In March 2026, South African fintech startup littlefish announced a $9.5 million Series A funding round, marking a significant step in its ambition to become a core infrastructure layer for how African banks serve small businesses. The round was led by Partech, with participation from TLcom Capital, Flourish Ventures, and Proparco, reflecting strong investor confidence in the company’s model and long-term vision. Founded in 2021 and headquartered in Johannesburg, littlefish is not a typical fintech competing directly with banks. Instead, it operates as a merchant operating system, providing the underlying technology that enables financial institutions to better serve small and medium-sized enterprises (SMEs). This approach represents a growing trend in Africa’s fintech ecosystem—building infrastructure for banks rather than trying to replace them.
At the heart of littlefish’s offering is a unified commerce platform that combines multiple tools into one system.
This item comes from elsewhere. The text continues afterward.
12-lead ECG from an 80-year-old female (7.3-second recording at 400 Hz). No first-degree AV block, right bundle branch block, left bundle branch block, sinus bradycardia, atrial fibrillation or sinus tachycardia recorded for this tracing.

Traditionally, African SMEs rely on fragmented solutions—point-of-sale systems, spreadsheets, separate accounting tools, and banking apps—creating inefficiencies and security risks. littlefish addresses this by integrating POS applications, customer relationship management (CRM) tools, merchant portals, payments, and APIs into a single orchestration layer.
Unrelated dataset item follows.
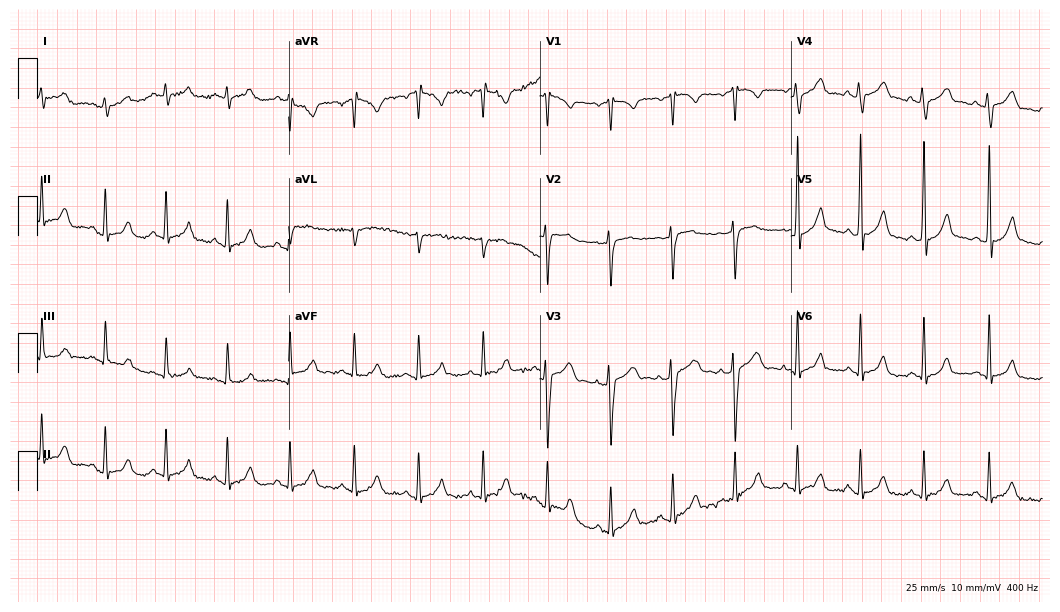
Electrocardiogram, a 24-year-old man. Overall reading on record: normal ECG.

This integrated system allows banks to offer “fintech-grade” services to merchants while maintaining ownership of their customer relationships. In essence, littlefish acts as the connective tissue between financial institutions and businesses, embedding itself directly into core banking systems and payment workflows. The company has already secured partnerships with major Tier 1 banks such as Standard Bank, First National Bank, and Absa, demonstrating both trust and demand for its infrastructure. It has also partnered with Visa, further embedding its technology into global payment networks and strengthening its position within the financial ecosystem.
The newly raised capital will be used to scale operations, accelerate product development, and expand into more than ten African markets, including Kenya, Tanzania, Uganda, Botswana, Zimbabwe, and Zambia. This expansion reflects littlefish’s broader ambition to become a continent-wide platform powering merchant services at scale.
Ultimately, littlefish’s strategy is built on collaboration rather than disruption. By enabling banks instead of competing with them, the company positions itself as a foundational layer in Africa’s financial system—one that could help digitize millions of small businesses and reshape how commerce operates across the continent.